Printer Friendly

A roadmap for proper taxonomy design: Part 1 of 2.

Burgeoning information quantities, regulatory compliance requirements and competitive drivers for speedier, more accurate data analysis continue to spur the development of many new, innovative information management technologies. Yet, pivotal to the success of these technologies is a rather old technology--arguably defined by Aristotle and later refined by Linnaeus--called a taxonomy.

A taxonomy is a hierarchical system describing the descending relationships between species and genera. Species derive from a common genus and, within a taxonomy, are hierarchically represented according to their essential characteristics and differences. For example, a thoroughbred is a type of a horse, which is an equid, which is a mammal and so on. Another useful term to know when defining a taxonomy my, is ontology. An ontology is a foundation of categories representing a particular organization's view of its world. It also reflects the organization's commonly used and trusted breakdown of those categories. For example, the logical breakdown that a news broadcast organization might use for its news items: World, Sports, Politics, etc., is ontological.

Taxonomies, used in conjunction with company ontologies, have proven to be a highly efficient structure for organizing structured and unstructured content. Taxonomies are therefore highly desirable, indeed a critical component of any sizable information management structure, be it a content management system, Intranet or portal.

Properly used and designed, taxonomies provide a consistent, scalable, stable means of organizing even vast quantities of data. They provide a navigable foundation enabling the logical, intuitive access of data. Improperly designed, taxonomies become a maintenance nightmare. The following is a conceptual explanation of the tenets of good taxonomy design as the basis for an information or knowledge management system.

Taxonomy development and (document) content indexing processes should be completed as the first phase of any information management or knowledge management design. Here's why.

Taxonomies are collective tools that reduce complexity by suggesting a logical, ontological, i.e. culturally founded, hierarchical representation of categories. Indexing represents the process of applying these ontologies to any particular document's content in order to normalize its content. By passing through the indexing process, the document is consistently aligned against a taxonomic standard.

If, on the other hand, you organize data based on the experience or perspective of a given set of people--even subject matter experts--you will need to rebuild your organizational structure each time something changes, for example when a "new" expert is added, or a different or additional set of terms needs to be considered, etc. Indexing on the basis of a group of individual perspectives effectively shatters any attempt at establishing corporate consistency into a multitude of insupportable idiosyncrasies.

The taxonomy development and indexing phase therefore is intentionally user independent and driven entirely by content. Its goal is the creation of a stable, foundational structure that supports a corporation's need to properly and consistently index its corpus of data.

It is not until the second phase of knowledge management system design, the dynamic classification phase, that you tap into individual expertise. This phase of development supports the real-time classification of information--from the users perspective--to providing tolls enabling the user to "slice and dice" data in the way that makes the most sense to them given their unique perspective and the problem they are trying to solve at the time. The success of an individual's ability to classify data in this way, however, depends upon the proper and successful completion of the taxonomy design and content indexing phase.

This article will focus on indexing and taxonomy design but will touch on the issues that companies face when they blur or reverse these two development phases, which happens surprisingly frequently.

Where to Begin

First, you will need to identify the paradigms of information your customers/employees are interested in accessing.
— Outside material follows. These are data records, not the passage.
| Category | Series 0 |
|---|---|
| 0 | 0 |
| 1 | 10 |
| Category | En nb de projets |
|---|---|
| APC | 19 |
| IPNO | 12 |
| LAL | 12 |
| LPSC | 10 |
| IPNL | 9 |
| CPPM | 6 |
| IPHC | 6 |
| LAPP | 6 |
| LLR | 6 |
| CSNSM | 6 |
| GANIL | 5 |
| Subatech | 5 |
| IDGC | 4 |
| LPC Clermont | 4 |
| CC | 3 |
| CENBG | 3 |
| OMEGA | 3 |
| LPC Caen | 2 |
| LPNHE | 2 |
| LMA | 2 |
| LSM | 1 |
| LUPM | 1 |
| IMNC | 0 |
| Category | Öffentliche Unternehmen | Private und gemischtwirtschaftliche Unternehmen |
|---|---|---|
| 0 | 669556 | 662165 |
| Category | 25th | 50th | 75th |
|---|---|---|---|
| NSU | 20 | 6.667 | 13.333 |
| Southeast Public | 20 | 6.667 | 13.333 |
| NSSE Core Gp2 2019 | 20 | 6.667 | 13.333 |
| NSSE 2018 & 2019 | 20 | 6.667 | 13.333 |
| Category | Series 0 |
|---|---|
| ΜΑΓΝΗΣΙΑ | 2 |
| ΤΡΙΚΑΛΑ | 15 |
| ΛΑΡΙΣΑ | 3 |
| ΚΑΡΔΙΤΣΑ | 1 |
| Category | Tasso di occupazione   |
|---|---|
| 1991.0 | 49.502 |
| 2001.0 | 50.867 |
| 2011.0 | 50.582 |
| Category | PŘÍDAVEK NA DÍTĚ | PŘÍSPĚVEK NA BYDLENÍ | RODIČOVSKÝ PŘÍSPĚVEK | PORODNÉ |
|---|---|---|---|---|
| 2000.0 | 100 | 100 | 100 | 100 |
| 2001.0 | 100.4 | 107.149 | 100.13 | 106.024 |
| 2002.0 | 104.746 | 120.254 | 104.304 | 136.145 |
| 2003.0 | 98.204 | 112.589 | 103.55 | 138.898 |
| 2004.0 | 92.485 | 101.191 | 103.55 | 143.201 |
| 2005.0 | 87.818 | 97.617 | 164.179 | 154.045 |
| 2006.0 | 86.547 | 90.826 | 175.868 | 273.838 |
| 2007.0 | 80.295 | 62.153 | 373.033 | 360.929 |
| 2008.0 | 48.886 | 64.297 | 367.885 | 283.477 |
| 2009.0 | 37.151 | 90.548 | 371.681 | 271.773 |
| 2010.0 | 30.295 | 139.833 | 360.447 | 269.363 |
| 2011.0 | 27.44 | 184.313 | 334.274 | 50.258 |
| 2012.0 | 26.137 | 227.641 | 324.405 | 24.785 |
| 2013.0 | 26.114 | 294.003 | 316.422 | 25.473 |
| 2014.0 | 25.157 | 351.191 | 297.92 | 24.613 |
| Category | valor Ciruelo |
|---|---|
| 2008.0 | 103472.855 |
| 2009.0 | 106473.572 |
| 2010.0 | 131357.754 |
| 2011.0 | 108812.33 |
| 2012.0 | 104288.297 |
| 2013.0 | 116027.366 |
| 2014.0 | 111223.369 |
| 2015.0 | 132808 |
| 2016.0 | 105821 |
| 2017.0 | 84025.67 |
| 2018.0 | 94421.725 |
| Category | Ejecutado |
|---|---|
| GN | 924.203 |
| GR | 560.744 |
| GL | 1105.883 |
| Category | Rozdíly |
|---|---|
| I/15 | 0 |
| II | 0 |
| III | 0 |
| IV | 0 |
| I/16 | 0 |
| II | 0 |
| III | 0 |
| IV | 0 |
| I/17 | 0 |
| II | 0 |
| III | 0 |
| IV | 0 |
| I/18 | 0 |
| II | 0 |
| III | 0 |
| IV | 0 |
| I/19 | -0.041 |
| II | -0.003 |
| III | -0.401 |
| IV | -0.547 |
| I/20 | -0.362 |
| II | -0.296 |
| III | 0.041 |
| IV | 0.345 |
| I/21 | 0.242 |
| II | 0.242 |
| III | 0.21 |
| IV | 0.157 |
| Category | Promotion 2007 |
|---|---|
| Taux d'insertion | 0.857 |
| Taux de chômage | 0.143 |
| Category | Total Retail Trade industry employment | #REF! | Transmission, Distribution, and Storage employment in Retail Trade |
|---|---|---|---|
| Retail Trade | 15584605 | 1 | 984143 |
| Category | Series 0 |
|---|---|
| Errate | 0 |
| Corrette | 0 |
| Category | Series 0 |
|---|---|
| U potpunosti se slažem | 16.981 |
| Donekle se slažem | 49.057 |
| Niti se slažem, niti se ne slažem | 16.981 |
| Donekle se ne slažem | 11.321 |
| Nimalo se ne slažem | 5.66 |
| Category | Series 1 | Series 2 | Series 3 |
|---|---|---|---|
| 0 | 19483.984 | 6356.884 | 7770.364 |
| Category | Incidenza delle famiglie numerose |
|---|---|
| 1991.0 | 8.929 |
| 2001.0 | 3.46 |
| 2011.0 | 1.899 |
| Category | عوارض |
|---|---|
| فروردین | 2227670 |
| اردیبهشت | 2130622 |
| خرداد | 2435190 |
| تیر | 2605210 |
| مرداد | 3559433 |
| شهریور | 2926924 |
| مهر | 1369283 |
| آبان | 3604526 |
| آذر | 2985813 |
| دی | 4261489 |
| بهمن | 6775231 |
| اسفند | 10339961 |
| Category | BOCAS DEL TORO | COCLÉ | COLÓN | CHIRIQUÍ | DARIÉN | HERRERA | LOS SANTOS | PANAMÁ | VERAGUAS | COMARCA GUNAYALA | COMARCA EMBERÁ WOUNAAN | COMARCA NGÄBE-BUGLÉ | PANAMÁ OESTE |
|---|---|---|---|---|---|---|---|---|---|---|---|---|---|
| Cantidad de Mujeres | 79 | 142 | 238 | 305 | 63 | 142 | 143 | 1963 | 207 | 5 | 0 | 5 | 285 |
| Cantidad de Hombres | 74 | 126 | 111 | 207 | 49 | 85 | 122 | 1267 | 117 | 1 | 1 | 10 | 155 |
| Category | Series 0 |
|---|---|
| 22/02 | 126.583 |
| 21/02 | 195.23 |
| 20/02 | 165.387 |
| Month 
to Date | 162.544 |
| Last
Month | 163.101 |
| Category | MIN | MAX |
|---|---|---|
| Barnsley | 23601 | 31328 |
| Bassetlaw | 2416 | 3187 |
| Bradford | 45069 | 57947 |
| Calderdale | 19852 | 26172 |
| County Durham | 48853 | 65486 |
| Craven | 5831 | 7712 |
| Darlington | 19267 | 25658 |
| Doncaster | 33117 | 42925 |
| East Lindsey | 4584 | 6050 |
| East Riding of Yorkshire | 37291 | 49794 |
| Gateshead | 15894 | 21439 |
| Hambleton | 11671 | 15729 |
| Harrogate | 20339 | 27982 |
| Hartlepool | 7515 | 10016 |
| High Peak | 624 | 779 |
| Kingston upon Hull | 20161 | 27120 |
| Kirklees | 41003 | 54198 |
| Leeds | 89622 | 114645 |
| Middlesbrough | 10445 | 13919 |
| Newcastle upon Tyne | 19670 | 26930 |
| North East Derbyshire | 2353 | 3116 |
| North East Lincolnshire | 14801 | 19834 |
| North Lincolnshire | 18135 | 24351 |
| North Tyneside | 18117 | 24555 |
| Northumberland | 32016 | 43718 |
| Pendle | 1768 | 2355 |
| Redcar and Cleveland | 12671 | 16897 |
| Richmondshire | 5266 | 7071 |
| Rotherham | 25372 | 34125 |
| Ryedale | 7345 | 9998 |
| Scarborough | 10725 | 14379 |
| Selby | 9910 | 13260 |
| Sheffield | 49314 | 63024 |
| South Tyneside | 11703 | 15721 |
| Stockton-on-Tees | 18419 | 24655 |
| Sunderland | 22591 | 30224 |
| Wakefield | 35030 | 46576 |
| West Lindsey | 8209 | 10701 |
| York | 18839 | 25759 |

From this you can construct an ontology--reflecting the unique way your corporation chooses to view these paradigms or groupings of data. Next, you should find and incorporate thesauri that best describe this ontology. The thesauri will provide a controlled, agreed upon vocabulary for that information, generally standard to an industry, including source terms, related terms and synonyms. For example, a pharmaceutical company may wish to use MeSH (Medical Subject Headings), while a defense company might want to use the DTIC (Defense Technical Information Center) thesaurus. These thesauri layered upon ontologies from the basis of your taxonomies. So what does it take to create a good taxonomy?

Tips for Good Taxonomy Design

Generally, it's better to develop multiple taxonomies each focused on a particular sphere of interest, versus creating a single, multi-purpose taxonomy. Good taxonomies will also contain certain characteristics described as follows.

Depth: Taxonomies should include no more than seven descending levels. Five levels is a more optimum number. Figure 1 shows a taxonomy design canon including the characteristics of each level.

[FIGURE 1 OMITTED]

The dotted line is where the "ontology" created by the company meets reality. Generic categories and terms found above the middle of the schema represent the level at which we start to describe the real world with our mental and linguistic tools; meaning we can touch a gun or a sign, whereas it would be hard to touch an ordnance. There are typically two ontological levels above the dotted lines. These are group nouns, collective terms used to "glue" the descending concepts together. The items at and below the dotted lines become increasingly specific, as does our ability to describe the world at a more granular and specific level. This way of deriving and compounding words to extend our grasp of the world is consistent in any language.

Width: Some taxonomies are up-heavy including too many higher levels or levels of equal definition. Synonyms start appearing as levels, creating ambiguities in logic and therefore instability as shown in Figure 2.

[FIGURE 2 OMITTED]

The problem with the levels in this taxonomy should be apparent. What's the universally understood difference between unwelcome and unpleasant? Why should one term be on top of the other? Wouldn't the logic work perfectly well in reverse? This "taxonomy" is really a classification-meaning it probably reflects the view of an individual, but does not indicate a genus to species sequence of relationships. In a taxonomy, this collection of synonyms should be collapsed into a single level.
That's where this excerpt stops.